Problem Description
I am trying to write a custom loss function in TensorFlow 2.3.0. To calculate the loss, I need the y_pred
parameter to be converted to a numpy array. However, I can't find a way to convert it from <class 'tensorflow.python.framework.ops.Tensor'>
to numpy array, even though there seem to TensorFlow functions to do so.
Code Example
def custom_loss(y_true, y_pred):
print(type(y_pred))
npa = y_pred.make_ndarray()
...
if __name__ == '__main__':
...
model.compile(loss=custom_loss, optimizer="adam")
model.fit(x=train_data, y=train_data, epochs=10)
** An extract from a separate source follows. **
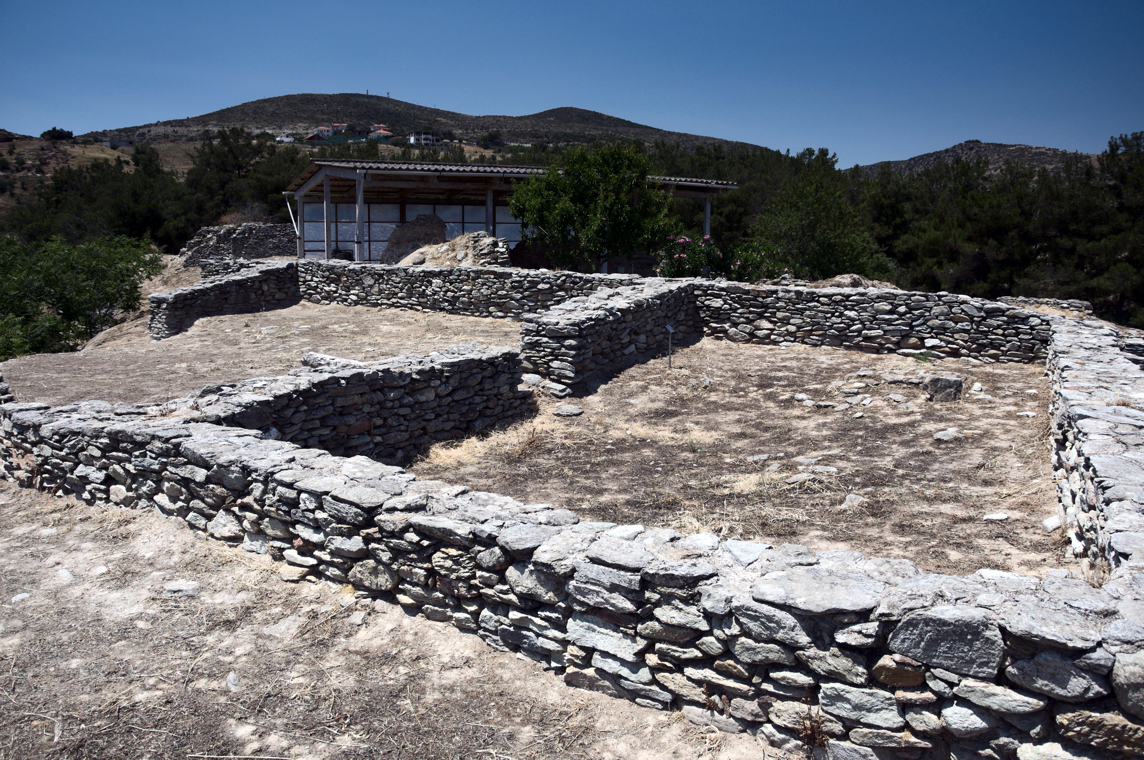 Μέγαρο νεολιθικής εποχής στο Σέσκλο«Μέγαρο νεολιθικής εποχής στο Σέσκλο»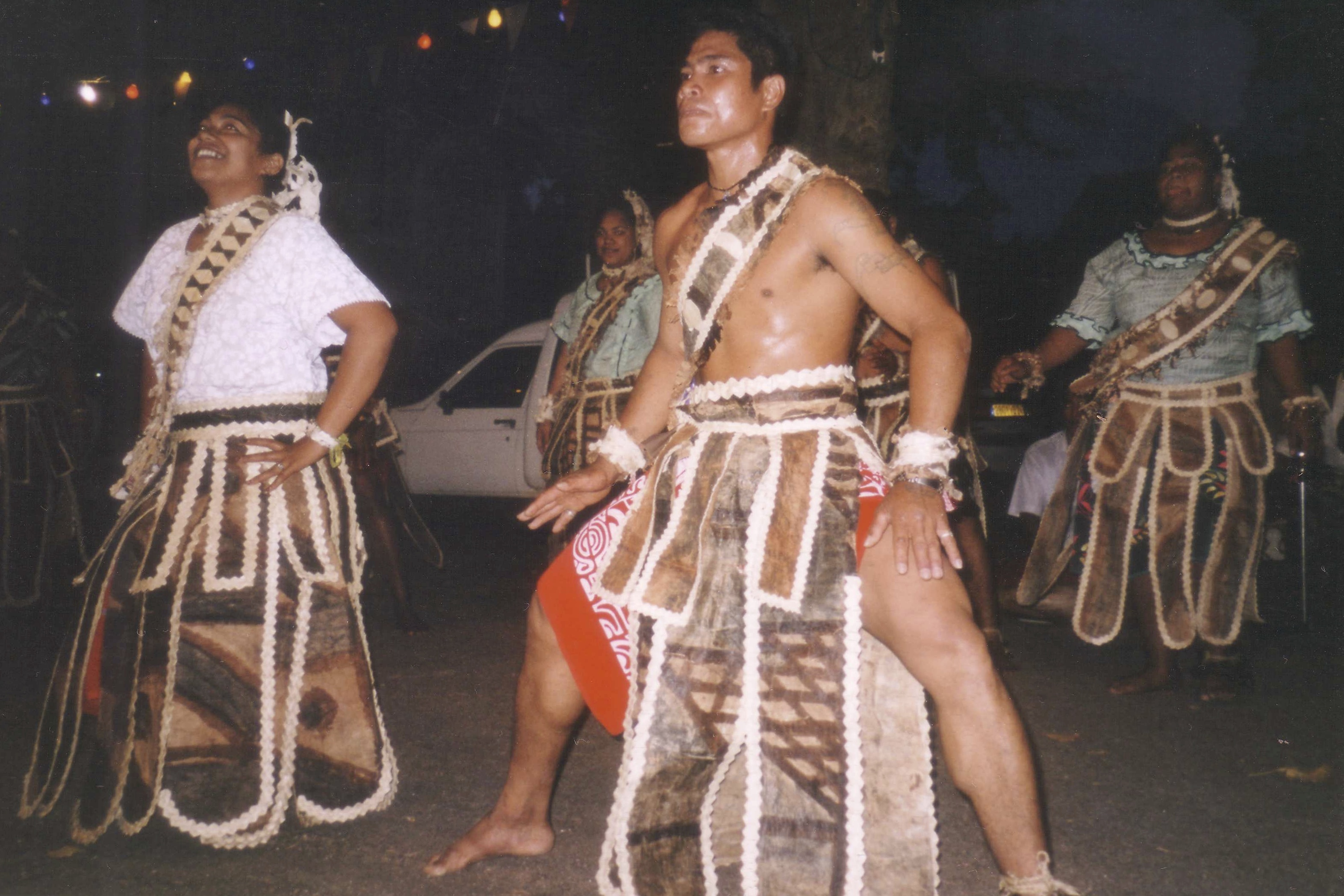 Festival de Confolens 2005 - Ensemble Folklorique « Lupe O Sigave » de Futuna

gives the error message: AttributeError: 'Tensor' object has no attribute 'make_ndarray
after printing the type of the y_pred
parameter: <class 'tensorflow.python.framework.ops.Tensor'>
What I have tried so far
Looking for a solution I found this seems to be a common issue and there a couple of suggestions, but they did not work for me so far:
1. " ... so just call .numpy() on the Tensor object.": How can I convert a tensor into a numpy array in TensorFlow?
so I tried:
def custom_loss(y_true, y_pred):
npa = y_pred.numpy()
...
giving me AttributeError: 'Tensor' object has no attribute 'numpy'
2. "Use tensorflow.Tensor.eval() to convert a tensor to an array": How to convert a TensorFlow tensor to a NumPy array in Python
so I tried:
def custom_loss(y_true, y_pred):
npa = y_pred.eval(session=tf.compat.v1.Session())
...
giving me one of the longest trace of error messages I ever have seen with the core being:
InvalidArgumentError: 2 root error(s) found.
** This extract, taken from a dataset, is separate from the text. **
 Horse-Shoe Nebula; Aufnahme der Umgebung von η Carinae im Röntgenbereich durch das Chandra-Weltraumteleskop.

(0) Invalid argument: You must feed a value for placeholder tensor 'functional_1/conv2d_2/BiasAdd/ReadVariableOp/resource' with dtype resource
[[node functional_1/conv2d_2/BiasAdd/ReadVariableOp/resource (defined at main.py:303) ]]
[[functional_1/cropping2d/strided_slice/_1]]
(1) Invalid argument: You must feed a value for placeholder tensor 'functional_1/conv2d_2/BiasAdd/ReadVariableOp/resource' with dtype resource
[[node functional_1/conv2d_2/BiasAdd/ReadVariableOp/resource (defined at main.py:303) ]]
also having to call TensorFlow Compatibility Functions from Version 1.x does not feel very future-proof, so I do not like this approach too much anyhow.
3. Looking at the TensorFlow Docs there seemed to be the function I needed just waiting: tf.make_ndarray Create a numpy ndarray from a tensor.
so I tried:
def custom_loss(y_true, y_pred):
npa = tf.make_ndarray(y_pred)
...
giving me AttributeError: 'Tensor' object has no attribute 'tensor_shape'
Looking at the example in the TF documentation they use this on a proto_tensor, so I tried converting to a proto first:
def custom_loss(y_true, y_pred):
proto_tensor = tf.make_tensor_proto(y_pred)
npa = tf.make_ndarray(proto_tensor)
...
but already the tf.make_tensor_proto(y_pred)
raises the error: TypeError: Expected any non-tensor type, got a tensor instead.
Also trying to make a const tensor first gives the same error:
def custom_loss(y_true, y_pred):
a = tf.constant(y_pred)
proto_tensor = tf.make_tensor_proto(a)
npa = tf.make_ndarray(proto_tensor)
...
There are many more posts around this but it seems they are all coming back to these three basic ideas. Looking forward to your suggestions!